Modelling the burden of disease

Purpose of the model

OECD’s Strategic Public Health Planning for NCDs (SPHeP-NCD) model consolidates previous OECD modelling work to produce a comprehensive set of key behavioural and physiological risk factors (e.g. obesity, physical activity, blood pressure) and their associated non-communicable diseases (NCDs).

At a high-level, the model predicts population health outcomes up until year 2050 at the country or regional level by comparing outputs across two scenarios – 1) baseline scenario (risk factors and diseases prevalence in the absence of interventions); and 2) intervention scenario (epidemiological impact of an intervention at the population level).

Results from the model are designed to inform evidence-based public health policy and strategic planning.

Core modules

At the core of the model are three modules: the Demographic module (e.g. date of birth, migration/emigration); the Risk factors (e.g. alcohol consumption); and the Disease module (e.g. disease incidence and fatality) (see Fig. 1 for an overview).
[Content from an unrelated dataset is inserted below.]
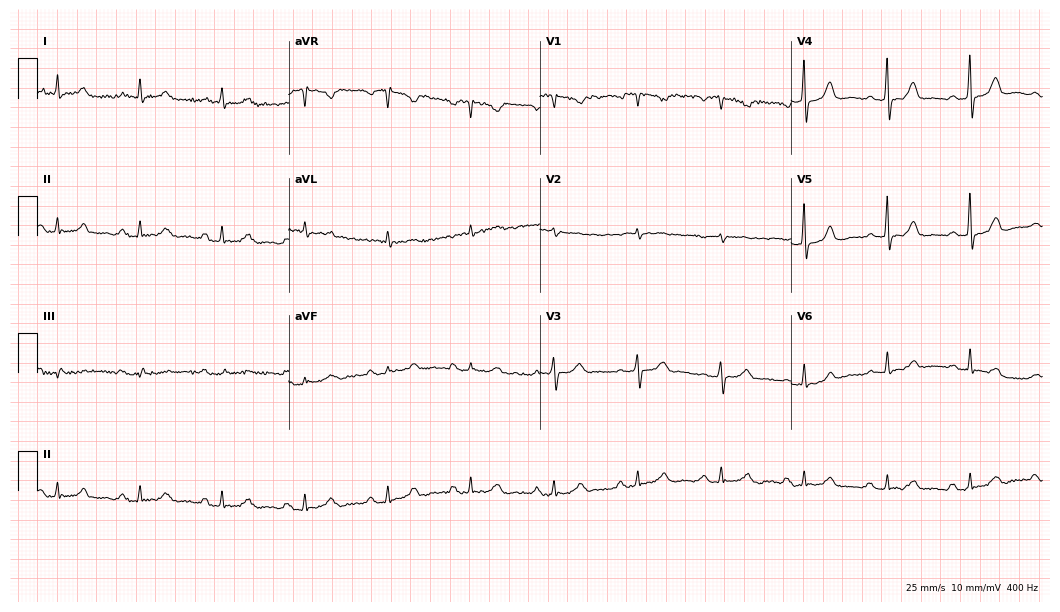
ECG — a male, 75 years old. Screened for six findings — first-degree AV block, right bundle branch block (RBBB), left bundle branch block (LBBB), sinus bradycardia, atrial fibrillation (AF), sinus tachycardia — none is recorded.

Individuals in the model are ascribed a set of demographic, disease and risk factors (i.e. the three main modules). The model covers the entire lifetime of individuals, that is, individuals enter the model when they are born and exit when they die; these are just two ‘events’ experienced by the individuals (i.e. the demographic module). Other randomly determined ‘events’ experienced by individuals are disease incidence, remission, fatality and prevalence (i.e. the disease module). The disease ‘event’ with the shortest time span will affect individuals first and will have a ‘knock-on’ effect on subsequent ‘events’, that is, the model takes into account the causal relationship between diseases. For example, individuals who develops diabetes will be more likely (than before diabetes incidence) to have hypertension. Unlike diseases, risk factors remain consistent over time. Specifically, when individuals enter the model, they are allocated a fixed quantile for each risk factor, which does not change over time (e.g. the BMI od individuals may increase with age, however, so too will the overall population’s, thus indivuduals remains in the same position).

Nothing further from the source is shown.